Fourth, we find no consistent evidence that paternal incarceration is associated with mothers’ parenting. For example, the OLS models provide no evidence that paternal incarceration is associated with engagement among residential mothers, but the fixed-effects models suggest that paternal incarceration is associated with more engagement. Similarly, among residential mothers, the OLS models suggest paternal incarceration is associated with more parenting stress, consistent with expectations (e.g., Wildeman et al. 2012), but these findings fall from statistical significance when we consider within-person changes. Since much existing research on the consequences of parental imprisonment for child wellbeing speculates that changes in both paternal and maternal parenting behaviors explain negative associations, these findings suggest that paternal behaviors may be most consequential. Future research on the consequences of paternal incarceration for children should consider this. And, given that parents and children are embedded in larger family networks, future research should consider the extent to which grandparents and other family members compensate for fathers’ reduced parenting.
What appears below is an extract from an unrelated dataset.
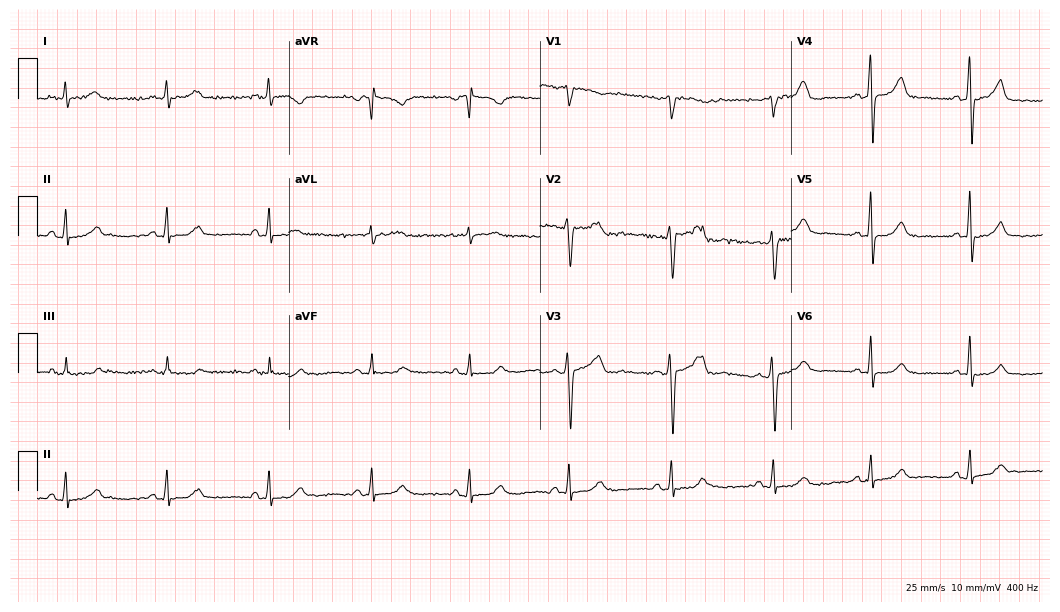
Resting 12-lead electrocardiogram. Patient: a 51-year-old female. Read as a normal ECG.

Finally, although paternal incarceration is not particularly salient for mothers’ parenting, it is indeed consequential for mothers in that it dramatically alters their relationships with fathers. This is consistent with the fact that changes in the parents’ relationship drives the association between incarceration and fathers’ parenting. The repartnering side of the story is especially new to the quantitative literature. On the one hand, the incarceration of a biological father may improve child wellbeing, as supplemental analyses show social fathers are more involved in parenting and an emerging literature documents that women repartner with more advantaged partners and fathers (e.g., Bzostek et al. 2012). On the other hand, repartnership is a form of family instability, which often has negative consequences for both mothers (Cooper et al. 2009) and their children (Cooper et al. 2011). Future research should further consider the consequences of these outcomes.
Limitations
Several limitations exist. First, incarceration experiences are sufficiently complex that we cannot disentangle them all. We do not, for example, have good measures of the timing of prior incarceration, which is why prior incarceration is included as a control variable and not a key explanatory variable. As discussed earlier, we do not have measures of incarceration type (prison versus jail), and we have only limited information about incarceration offense type or incarceration duration. Other features of the incarceration experience—such as experiences surrounding the arrest, visitation from family members, or distance incarcerated from family—remain unmeasured as well. Given the complexity of criminal records, future research may especially benefit from using administrative data to disentangle the potentially differential effects of various characteristics of incarceration.
Additionally, our measures of parenting are limited in several ways. First, we consider mostly positive dimensions of parenting. This is a data limitation, as information about negative aspects of parenting—such as neglect or more detailed questions about physical assault—only exists for a smaller, select sample of mothers and for no fathers. Similarly, we do not consider feedback loops between our measures of parenting (e.g., Carlson, McLanahan, and Brooks-Gunn 2008), and the data do not allow us to rule out the possibility that changes in fathers’ parenting leads to relationship dissolution. We also do not consider feedback loops between the parenting of biological fathers, biological mothers, and social fathers. For example, it is possible that increases in involvement among social fathers—or the mere presence of social father—may increase or decrease engagement of biological fathers (Nurse 2002:115).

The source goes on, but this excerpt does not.